### How to complete this task
Restate word for word the lines of the records below, starting at the line that contains "About 40% of this field is tumour." and ending at the line that contains "about 0.51 mm).", with both of those lines included and nothing else.

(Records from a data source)
---*---
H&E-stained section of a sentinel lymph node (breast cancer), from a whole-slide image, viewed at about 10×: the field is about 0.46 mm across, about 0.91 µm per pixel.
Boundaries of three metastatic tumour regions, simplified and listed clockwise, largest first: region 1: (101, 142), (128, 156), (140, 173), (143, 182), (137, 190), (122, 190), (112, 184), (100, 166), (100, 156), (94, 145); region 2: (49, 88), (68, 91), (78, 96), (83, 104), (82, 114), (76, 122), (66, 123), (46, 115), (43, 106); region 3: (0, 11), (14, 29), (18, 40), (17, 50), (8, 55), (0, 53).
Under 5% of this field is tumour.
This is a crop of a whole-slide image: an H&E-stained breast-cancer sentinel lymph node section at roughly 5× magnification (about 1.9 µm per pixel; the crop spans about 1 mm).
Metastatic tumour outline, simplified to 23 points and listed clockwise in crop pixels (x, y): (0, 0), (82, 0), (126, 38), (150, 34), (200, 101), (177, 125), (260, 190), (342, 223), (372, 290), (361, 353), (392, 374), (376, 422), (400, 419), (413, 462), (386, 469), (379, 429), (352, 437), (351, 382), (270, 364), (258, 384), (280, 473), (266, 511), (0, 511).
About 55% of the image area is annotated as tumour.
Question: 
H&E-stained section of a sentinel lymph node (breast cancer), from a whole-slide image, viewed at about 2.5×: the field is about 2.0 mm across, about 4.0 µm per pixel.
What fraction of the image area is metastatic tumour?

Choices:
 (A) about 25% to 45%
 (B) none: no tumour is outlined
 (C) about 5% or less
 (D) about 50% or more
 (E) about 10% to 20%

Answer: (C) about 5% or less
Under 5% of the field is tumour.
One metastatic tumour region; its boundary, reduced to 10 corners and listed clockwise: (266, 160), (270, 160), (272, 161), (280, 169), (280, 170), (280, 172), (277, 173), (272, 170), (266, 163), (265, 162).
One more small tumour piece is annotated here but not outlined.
---*---
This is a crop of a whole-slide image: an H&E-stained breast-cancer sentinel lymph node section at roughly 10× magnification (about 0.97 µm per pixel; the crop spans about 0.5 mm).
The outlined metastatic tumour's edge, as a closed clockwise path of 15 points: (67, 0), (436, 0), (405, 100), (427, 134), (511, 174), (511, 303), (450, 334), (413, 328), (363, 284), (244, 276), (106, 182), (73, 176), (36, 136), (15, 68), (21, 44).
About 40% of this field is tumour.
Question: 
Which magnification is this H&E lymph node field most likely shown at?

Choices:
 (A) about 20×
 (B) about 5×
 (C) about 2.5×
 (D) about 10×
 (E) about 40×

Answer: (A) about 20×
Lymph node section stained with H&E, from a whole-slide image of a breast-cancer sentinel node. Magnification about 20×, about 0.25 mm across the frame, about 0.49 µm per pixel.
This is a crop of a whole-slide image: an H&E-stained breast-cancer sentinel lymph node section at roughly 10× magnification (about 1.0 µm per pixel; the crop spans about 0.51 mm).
---*---
### Task result
About 40% of this field is tumour.
Question: 
Which magnification is this H&E lymph node field most likely shown at?

Choices:
 (A) about 20×
 (B) about 5×
 (C) about 2.5×
 (D) about 10×
 (E) about 40×

Answer: (A) about 20×
Lymph node section stained with H&E, from a whole-slide image of a breast-cancer sentinel node. Magnification about 20×, about 0.25 mm across the frame, about 0.49 µm per pixel.
This is a crop of a whole-slide image: an H&E-stained breast-cancer sentinel lymph node section at roughly 10× magnification (about 1.0 µm per pixel; the crop spans about 0.51 mm).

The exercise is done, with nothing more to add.